I am also finding that the inurl: command may not be working normally on some datacenters. I have been periodically monitoring the inurl:tracker2.php for changes in the way those urls were indexed. Recently I noticed the urls listed by url only (possibly the result of penalty/action by Google). Now when I run the search inurl:tracker2.php, I get a 403 Forbidden Access page from Google when I click past the first page. Very odd to me. Wonder whats up with that.
C
I am also finding that the inurl: command may not be working normally on some datacenters. I have been periodically monitoring the inurl:tracker2.php for changes in the way those urls were indexed. Recently I noticed the urls listed by url only (possibly the result of penalty/action by Google). Now when I run the search inurl:tracker2.php, I get a 403 Forbidden Access page from Google when I click past the first page. Very odd to me. Wonder whats up with that.

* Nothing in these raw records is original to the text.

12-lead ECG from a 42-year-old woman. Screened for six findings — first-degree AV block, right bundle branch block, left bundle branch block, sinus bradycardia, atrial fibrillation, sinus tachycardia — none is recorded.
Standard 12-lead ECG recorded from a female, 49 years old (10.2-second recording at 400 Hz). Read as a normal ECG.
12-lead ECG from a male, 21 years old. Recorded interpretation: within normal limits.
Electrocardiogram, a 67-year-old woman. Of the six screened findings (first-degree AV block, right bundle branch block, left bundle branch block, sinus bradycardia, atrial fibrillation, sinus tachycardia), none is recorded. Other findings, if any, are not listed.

Additional Info: The Forbidden Access page is telling me "... we can't process your request right now. A computer virus or spyware application is sending us automated requests, and it appears that your computer or network has been infected." Again, this message appears only when I click pages beyond the first page of serps for the inurl:tracker2.php search. All other inurl: searches I have tested (for comparison) are performing normal.

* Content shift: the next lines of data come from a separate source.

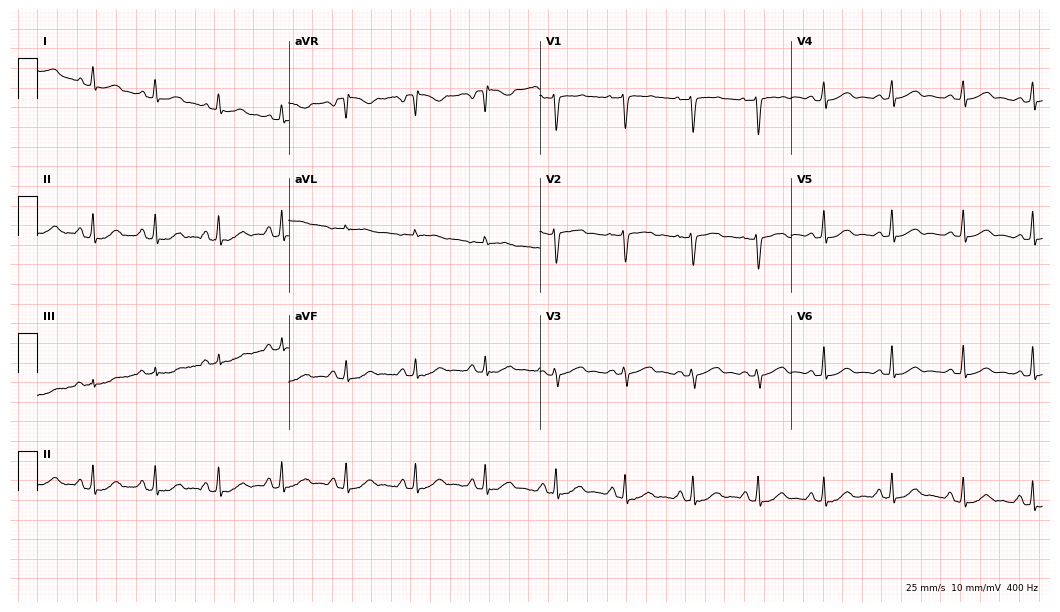
Electrocardiogram, a 39-year-old female. Overall reading on record: normal ECG.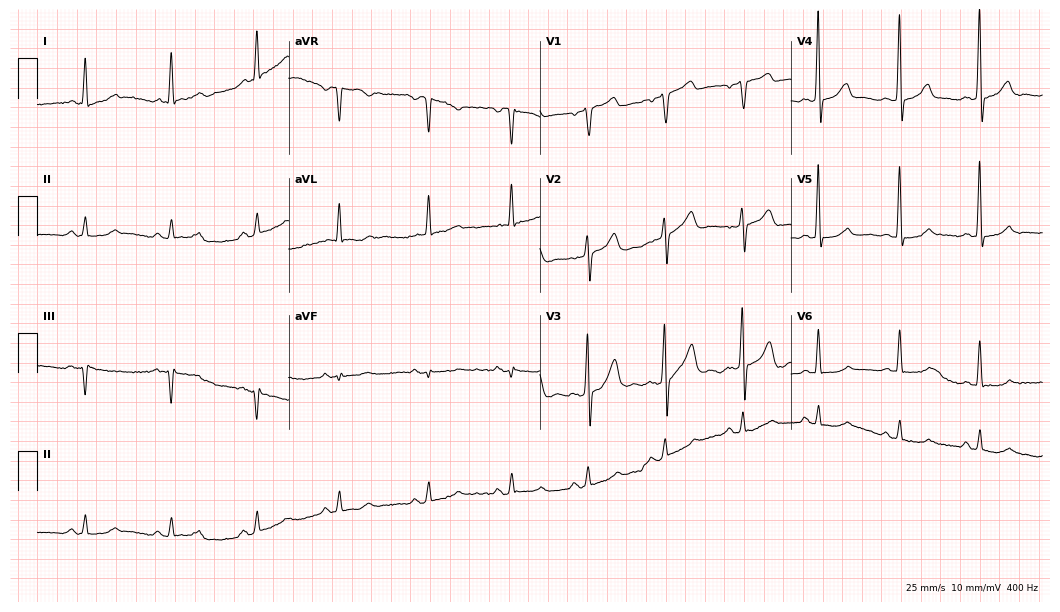
12-lead ECG from a male, 69 years old. Labelled as a normal ECG.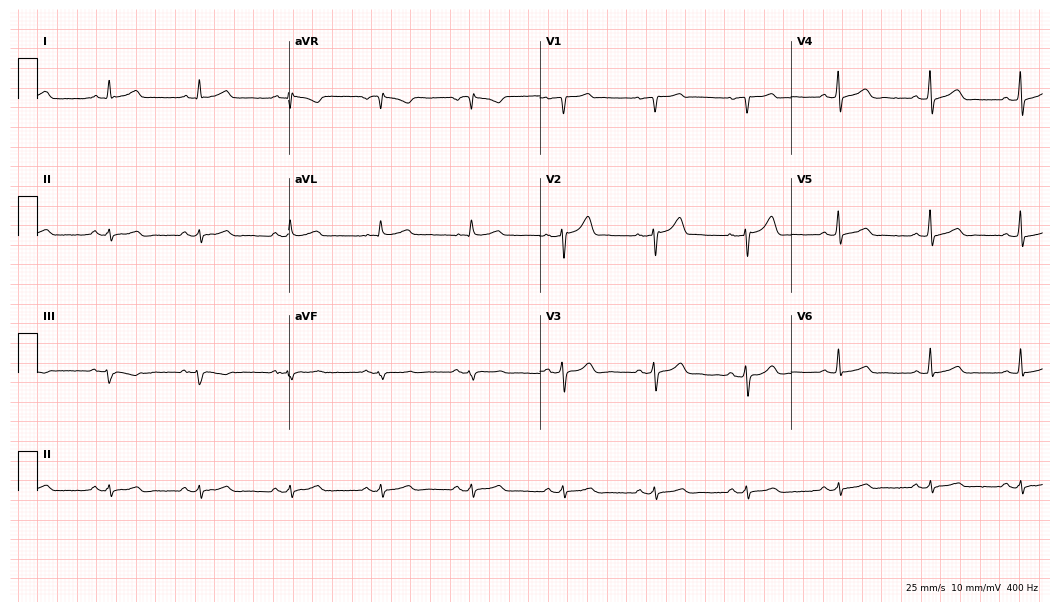
Resting 12-lead electrocardiogram (10.2-second recording at 400 Hz). Patient: a male, 56 years old. Read as a normal ECG.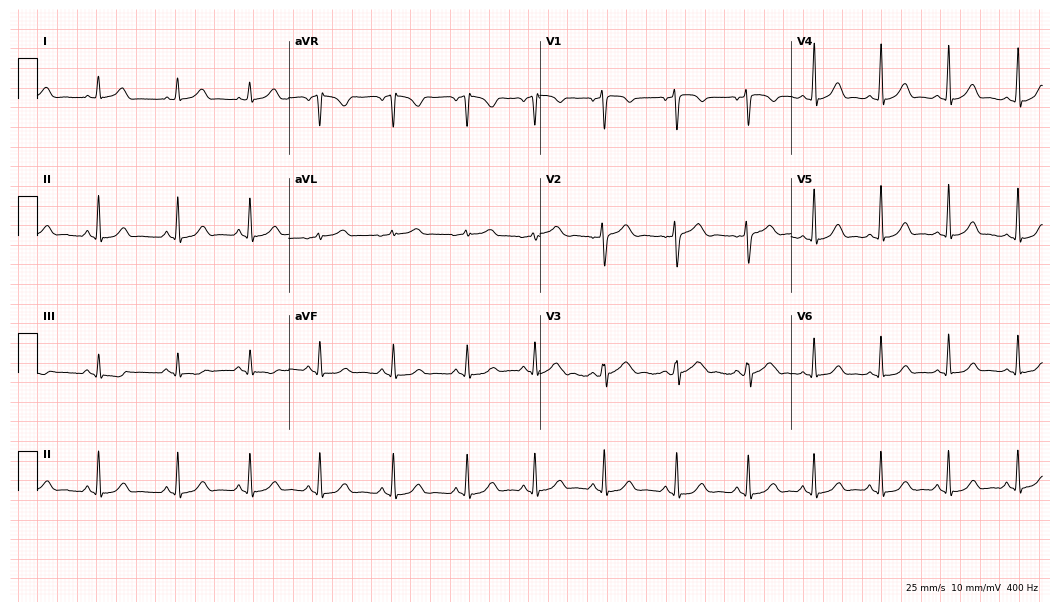
Electrocardiogram, a female patient, 27 years old. Overall reading on record: normal ECG.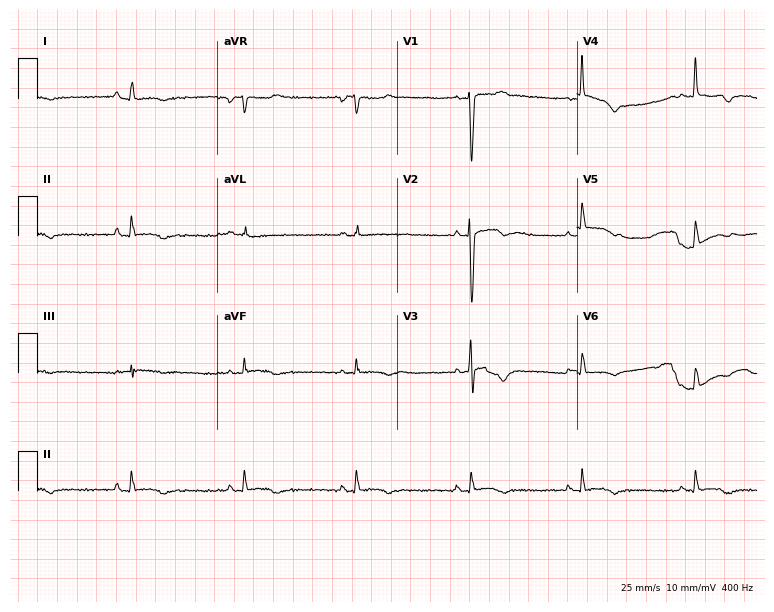
Resting 12-lead electrocardiogram (7.3-second recording at 400 Hz). Patient: a 17-year-old male. None of these six findings is recorded: first-degree AV block, right bundle branch block, left bundle branch block, sinus bradycardia, atrial fibrillation, sinus tachycardia.

My laptop is brand new (just got it yesterday), so there is no virus causing "repeated requests" for that particular search. And, I myself have only attempted that search two or three times and I get the same result from another computer. I wonder what, if anything, it may signify w.r.t. the future of tracker2.php/redirects/hijacking.
I cleared my cookies and it still happens .. so is this redirect being done based on my IP address then?

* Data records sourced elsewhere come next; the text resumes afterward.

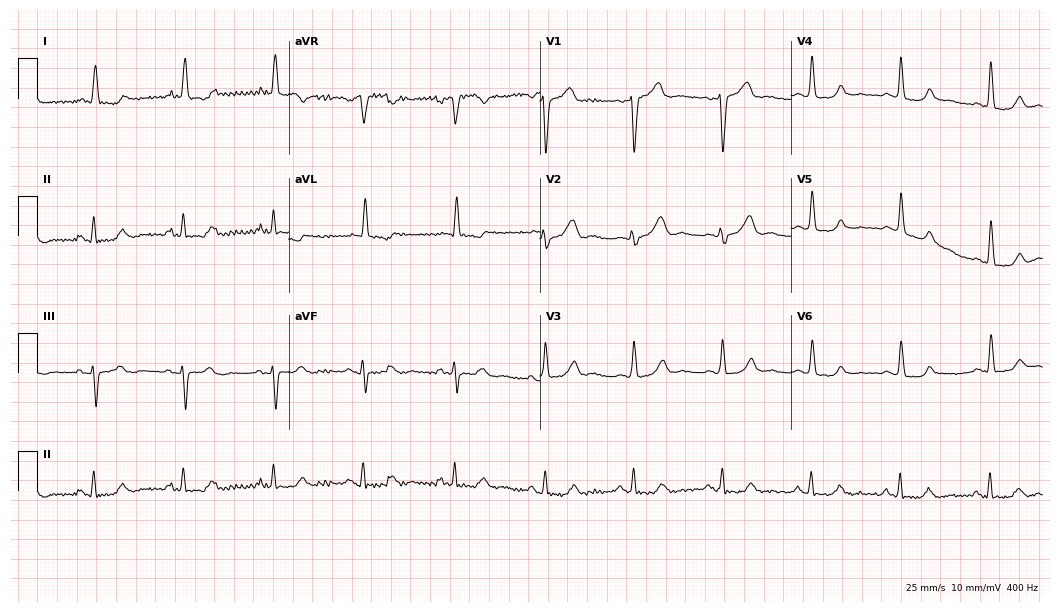
Electrocardiogram (10.2-second recording at 400 Hz), an 80-year-old female patient. Overall reading on record: normal ECG.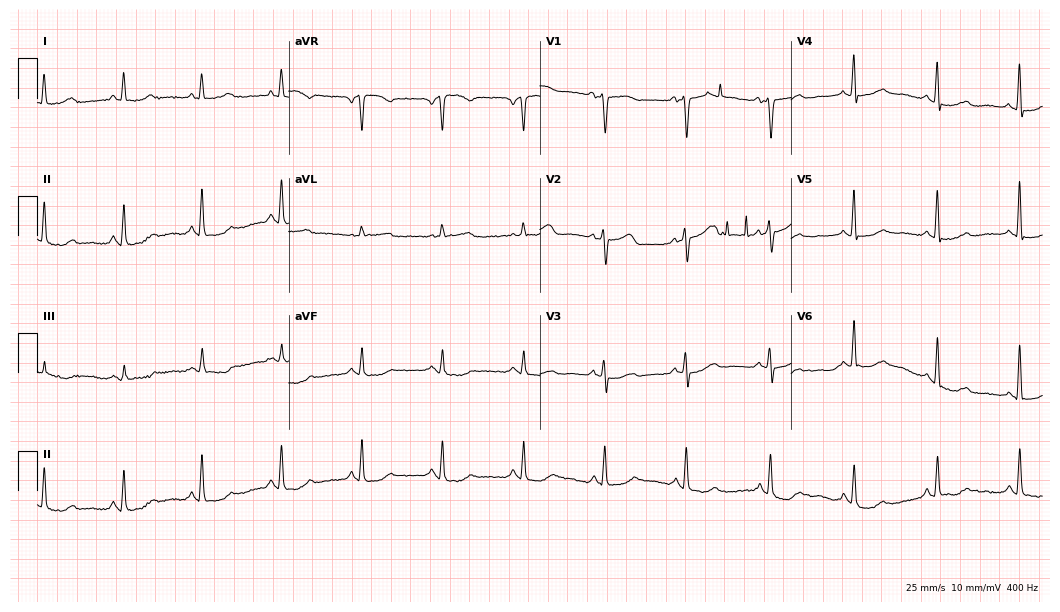
12-lead ECG from a 59-year-old female patient (10.2-second recording at 400 Hz). No first-degree AV block, right bundle branch block, left bundle branch block, sinus bradycardia, atrial fibrillation or sinus tachycardia recorded for this tracing. Other findings, if any, are not listed.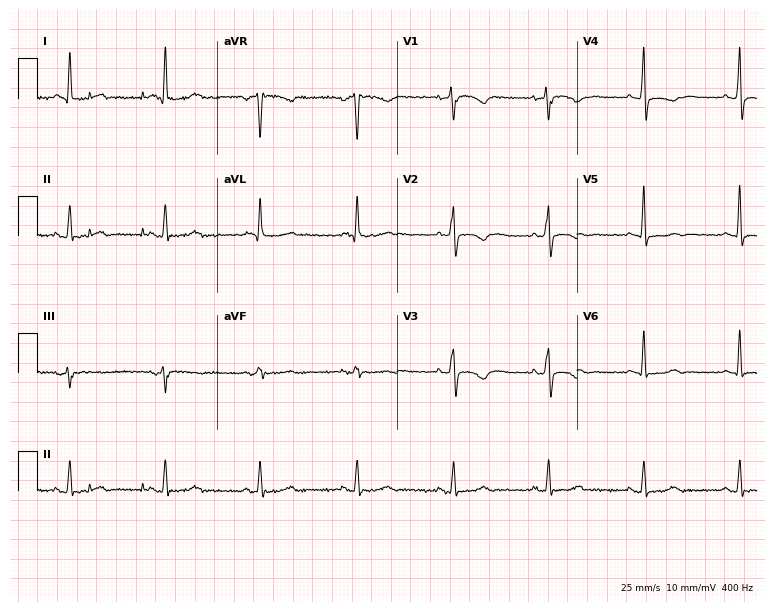
Electrocardiogram, a 72-year-old woman. Of the six screened findings (first-degree AV block, right bundle branch block (RBBB), left bundle branch block (LBBB), sinus bradycardia, atrial fibrillation (AF), sinus tachycardia), none is recorded. Only these six findings were labelled.

No. but now I see a bunch more redirects to my site. Where's my dust pan? Women's work is never done!
Google clearly has a mess on their hands. Because, I had convinced myself that the redirects containing the tracker2 were the ones responsible for the removal of my index page. However, today I discovered that a simple search of www.mydomain.com indeed reveals my title and description, but if you mouse over the url, or click the "Google Cache" link it is apparent that this url is very simple redirect of the following form:
[some-other-site...]
No tracker2! Google actually thinks my original url was replaced by this one. Of course, searching site:mydomain.com reveals all the other redirects that Google thinks is mine. As I mentioned, those have a Nov. 2 cache date. Maybe they will go away soon. No new redirects have been tied to my site in the past week or so.
allinurl: index.php (any other than 1st page) =>
"... we can't process your request right now. A computer virus or spyware application is sending us automated requests, and it appears that your computer or network has been infected."
allinurl: index.html => normal result
Yup, Google is well buggered (as we say in Yorkshire).
energylevel: the redirect to G.co.uk is also normal for myself and is, AFAIK, based on IP geo-location.
Seeing major changes on 216.239.39.104 with respect to redirects to my site. There are no redirects remaining when I do a site:mysite.com search. Furthermore, the tracker2.php urls are listed with urls only...no title/descriptions pulled from the sites they hijacked. The tracker2.php urls that once were showing in site:mysite.com search are still in the index, just no longer tied to my site. I think we are seeing some changes in the right direction with respect to this hijacking fiasco.
Chris
Forgot to mention - I was also able to get one url removed with the DMCA process and the results posted on chillingeffects but it looks like one of the others is still there although it was contained in the DMCA as well - of course the host took the pages down as well, but dont know how much this feeds into this?